Substitute $-93.2\text{MPa}$ for ${\sigma }_x$, $134.7\text{MPa}$ for ${\sigma }_y$ and $62.11\text{MPa}$ for ${\tau }_{xy}$ in Equation (XI).

$\begin{array}{c}{{\sigma }^{\prime }}_o={\left[\left(\begin{array}{l}{\left(-93.2\text{MPa}\right)}^2-\left(\left(-93.2\text{MPa}\right)\left(134.7\text{MPa}\right)\right)+{\left(134.7\text{MPa}\right)}^2\\ +3{\left(62.11\text{MPa}\right)}^2\end{array}\right)\right]}^{\frac{1}{2}}\\ ={\left[\left(50957.3263{\text{MPa}}^2\right)\right]}^{\frac{1}{2}}\\ \approx 225.73\text{MPa}\end{array}$

Substitute $415\text{MPa}$ for $S_y$ and $225.73\text{MPa}$ for ${{\sigma }^{\prime }}_o$ in Equation (XII).

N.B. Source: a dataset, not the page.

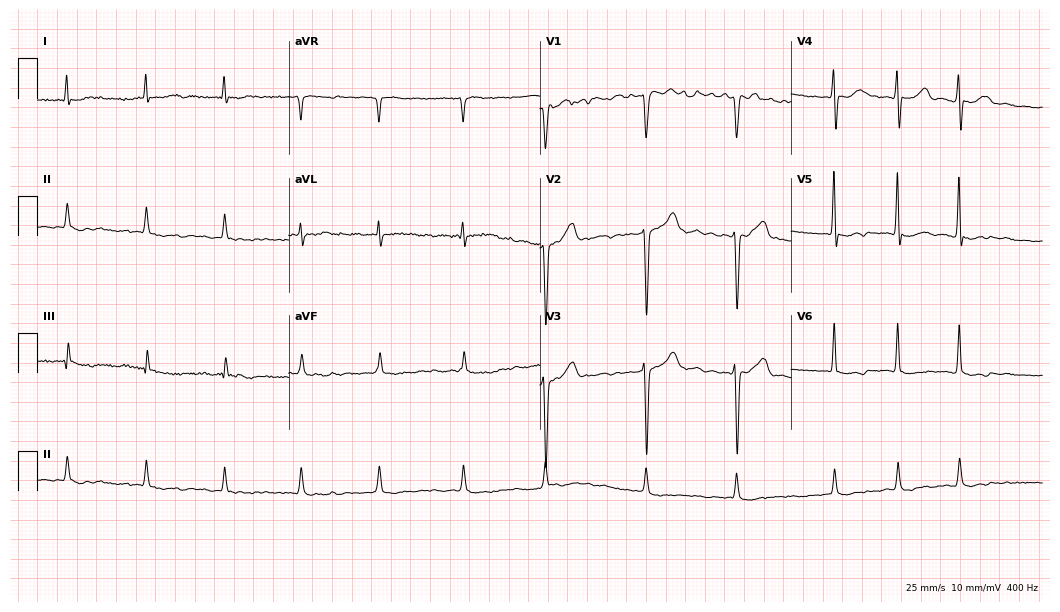
12-lead ECG from a 63-year-old male. Screened for six findings — first-degree AV block, right bundle branch block (RBBB), left bundle branch block (LBBB), sinus bradycardia, atrial fibrillation (AF), sinus tachycardia — none is recorded. Only these six findings were labelled.

$\begin{array}{c}{n}_o=\left(\frac{415\text{MPa}}{225.73\text{MPa}}\right)\\ =1.8384\\ \approx 1.84\end{array}$

Thus, the factor of safety for outer radius is $1.84$.

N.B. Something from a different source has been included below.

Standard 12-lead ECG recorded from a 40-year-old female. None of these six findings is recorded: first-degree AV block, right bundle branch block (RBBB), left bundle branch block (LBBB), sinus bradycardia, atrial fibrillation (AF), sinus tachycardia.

The following diagram shows the 3D stress for outer radius.

Figure (1)

Substitute $\left(+83.9\text{MPa}\right)$ for ${\sigma }_x$, $150.5\text{MPa}$ for ${\sigma }_y$, $\left(-15.8\text{MPa}\right)$ for ${\sigma }_z$ and $55.9\text{MPa}$ for ${\tau }_{xy}$ in Equation (XII).

$\begin{array}{c}{{\sigma }^{\prime }}_i=\left(\frac{1}{\sqrt{2}}\right){\left[\begin{array}{l}{\left(\left(83.9\text{MPa}\right)-\left(150.5\text{MPa}\right)\right)}^2+{\left(\left(150.5\text{MPa}\right)-\left(-15.8\text{MPa}\right)\right)}^2\\ +{\left(\left(-15.8\text{MPa}\right)-\left(83.9\text{MPa}\right)\right)}^2+6\left({\left(55.9\text{MPa}\right)}^2\right)\end{array}\right]}^{\frac{1}{2}}\\ =\left(\frac{1}{\sqrt{2}}\right){\left[\left(60780.2\text{MPa}\right)\right]}^{\frac{1}{2}}\\ =174.3275\text{MPa}\\ \approx \text{174}\text{.33}\text{MPa}\end{array}$

Substitute $\left(-83.9\text{MPa}\right)$ for ${\sigma }_x$, $150.5\text{MPa}$ for ${\sigma }_y$, $\left(-15.8\text{MPa}\right)$ for ${\sigma }_z$ and $55.9\text{MPa}$ for ${\tau }_{xy}$ in Equation (XIII).

$\begin{array}{c}{{\sigma }^{\prime }}_i=\left(\frac{1}{\sqrt{2}}\right){\left[\begin{array}{l}{\left(\left(-83.9\text{MPa}\right)-\left(150.5\text{MPa}\right)\right)}^2+{\left(\left(150.5\text{MPa}\right)-\left(-15.8\text{MPa}\right)\right)}^2\\ +{\left(\left(-15.8\text{MPa}\right)-\left(-83.9\text{MPa}\right)\right)}^2+6\left({\left(55.9\text{MPa}\right)}^2\right)\end{array}\right]}^{\frac{1}{2}}\\ =\left(\frac{1}{\sqrt{2}}\right){\left[\left(105985.52\text{MPa}\right)\right]}^{\frac{1}{2}}\\ =230.20156\text{MPa}\\ \approx 230.2\text{MPa}\end{array}$

The value of ${{\sigma }^{\prime }}_i$ is larger for the negative value of ${\sigma }_x$. Thus, the value of ${{\sigma }^{\prime }}_i$ is used as $230.2\text{MPa}$ to calculate the factor of safety.

Substitute $415\text{MPa}$ for $S_y$ and $230.2\text{MPa}$ for ${\sigma }^{\prime }$ in Equation (XIV).

$\begin{array}{c}{n}_i=\left(\frac{415\text{MPa}}{230.2\text{MPa}}\right)\\ =1.8027\\ \approx 1.80\end{array}$

Thus, the factor of safety for inner radius is $1.80$.